What does low SNS do to inotropy/contractility?

Low SNS inhibits inotropy by decreasing the amount of calcium in the cell.

What are some drugs that inhibits inotorpy?

• Beta1 antagonists: Metoprolol or lopressor

• Calcium-channel blockers/cardioinhibitory

  • Benzothiazepine: Diltiazem

  • Phenylalkylamine: Verapamil (cardiac-specific)

What are cardiac glycosides?

A class of drugs that increase cardiac contracility (positive inotropy) and decreases the heart rate (negative chronotropy) to cause an overall increase in CO. It is cardiostimulatory

What is preload?

The volume of blood loaded into the heart before ventricular contraction

What are the other names for preload?

• Venous return

• End-diastolic volume

• Frank-Starling Law of the Heart

How does the volume of blood filling the heart affect contraction strength?

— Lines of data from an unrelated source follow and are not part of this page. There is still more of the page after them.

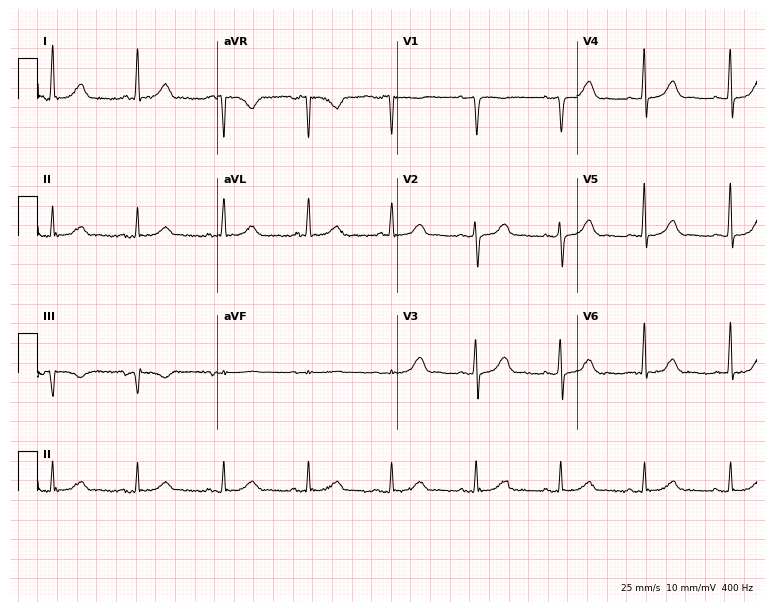
Standard 12-lead ECG recorded from a 59-year-old female patient. None of these six findings is recorded: first-degree AV block, right bundle branch block, left bundle branch block, sinus bradycardia, atrial fibrillation, sinus tachycardia.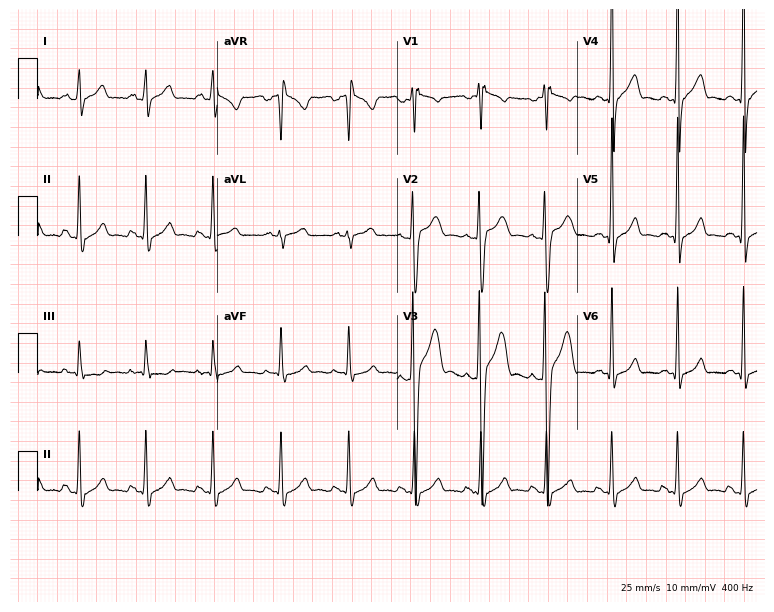
Resting 12-lead electrocardiogram. Patient: a man, 26 years old. None of these six findings is recorded: first-degree AV block, right bundle branch block, left bundle branch block, sinus bradycardia, atrial fibrillation, sinus tachycardia. Other findings, if any, are not listed.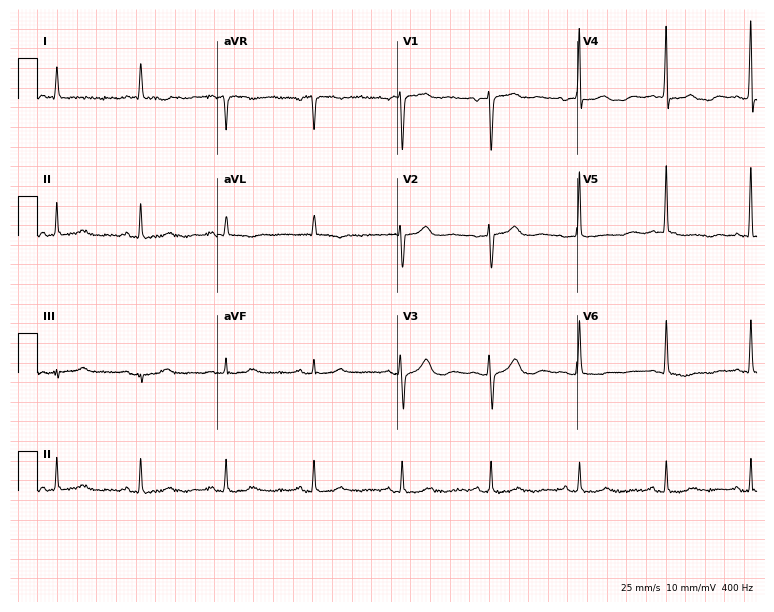
Standard 12-lead ECG recorded from a female patient, 68 years old (7.3-second recording at 400 Hz). None of these six findings is recorded: first-degree AV block, right bundle branch block (RBBB), left bundle branch block (LBBB), sinus bradycardia, atrial fibrillation (AF), sinus tachycardia.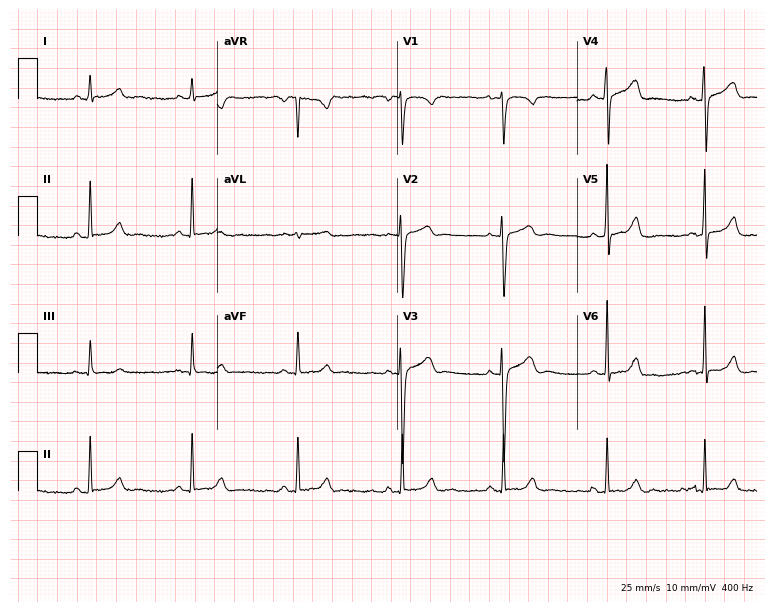
Standard 12-lead ECG recorded from a 35-year-old woman (7.3-second recording at 400 Hz). None of these six findings is recorded: first-degree AV block, right bundle branch block (RBBB), left bundle branch block (LBBB), sinus bradycardia, atrial fibrillation (AF), sinus tachycardia.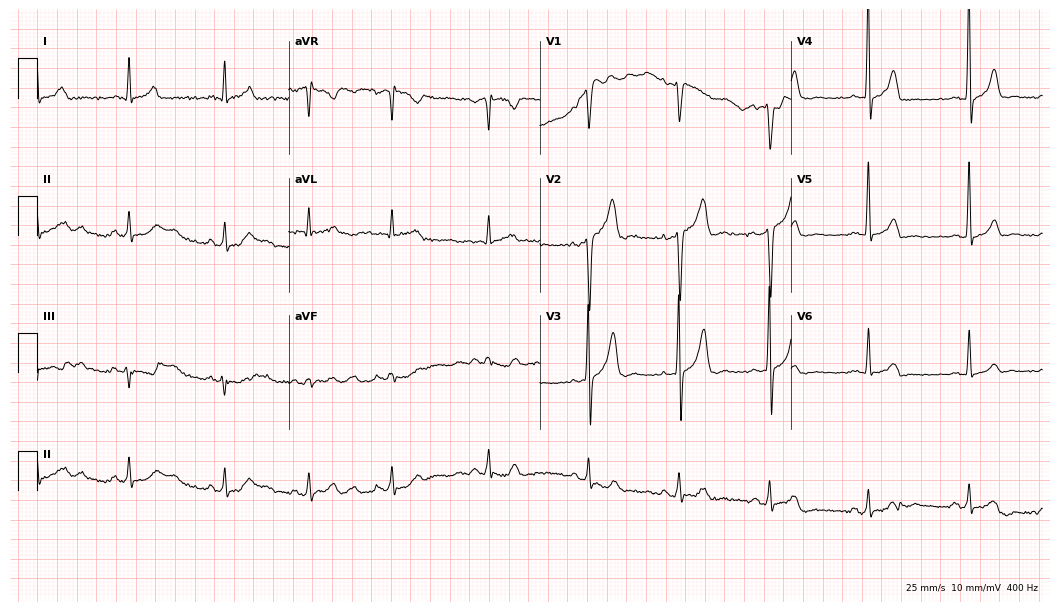
ECG — a 34-year-old man. Screened for six findings — first-degree AV block, right bundle branch block, left bundle branch block, sinus bradycardia, atrial fibrillation, sinus tachycardia — none is recorded.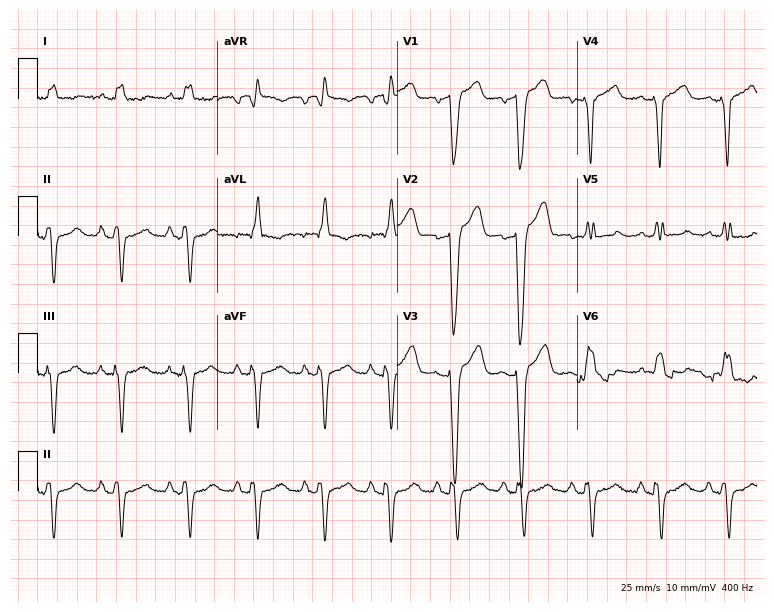
Resting 12-lead electrocardiogram (7.3-second recording at 400 Hz). Patient: a woman, 78 years old. The tracing shows left bundle branch block.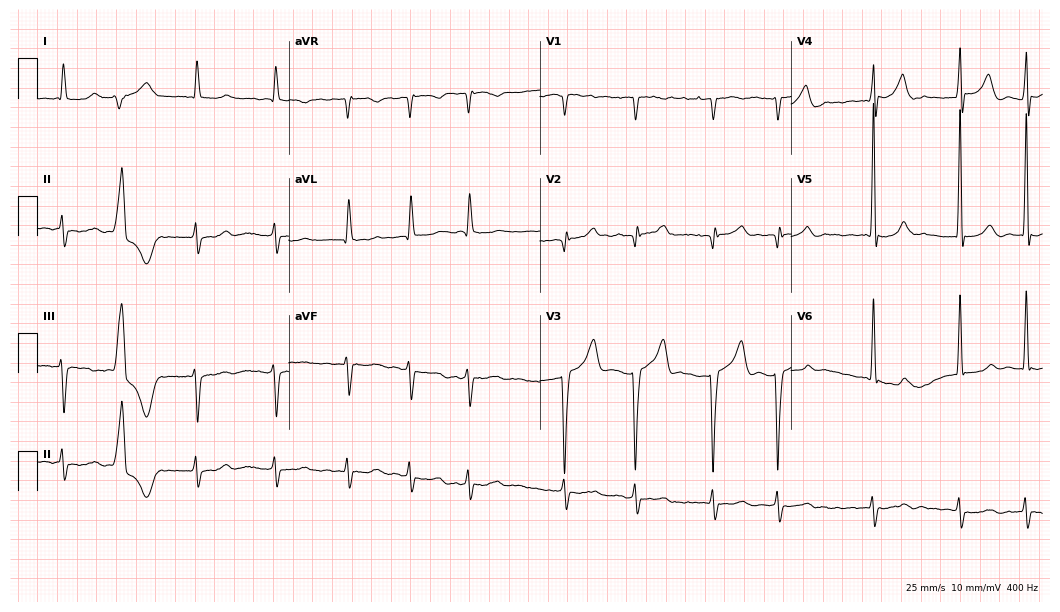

Sarcomeres are stretched as the heart fills with blood. The changes in the length of sarcomeres will determine the strength of heart contraction.

How can the sarcomere determine the amount of stretching/changes in length it experiences?

The amount of myosin-actin overlap

What is the relationship between length and tension?

Linear. Lower preload/length = lower tension. Higher preload = higher tension

What things can affect preload?

• Venoconstriction by SNS

• Muscle pump: veins between skeletal muscles pump blood toward heart

• Respiratory pump: during inspiration, throacic pressure drops, drawing blood into the heart

What is Systole?

Isovolumetric contraction and ejection of blood

What is diastole?

Isovolumetric relaxation, with active and passive ventricular filling

Starting at last diastole, what are the phases of the cardiac cycle?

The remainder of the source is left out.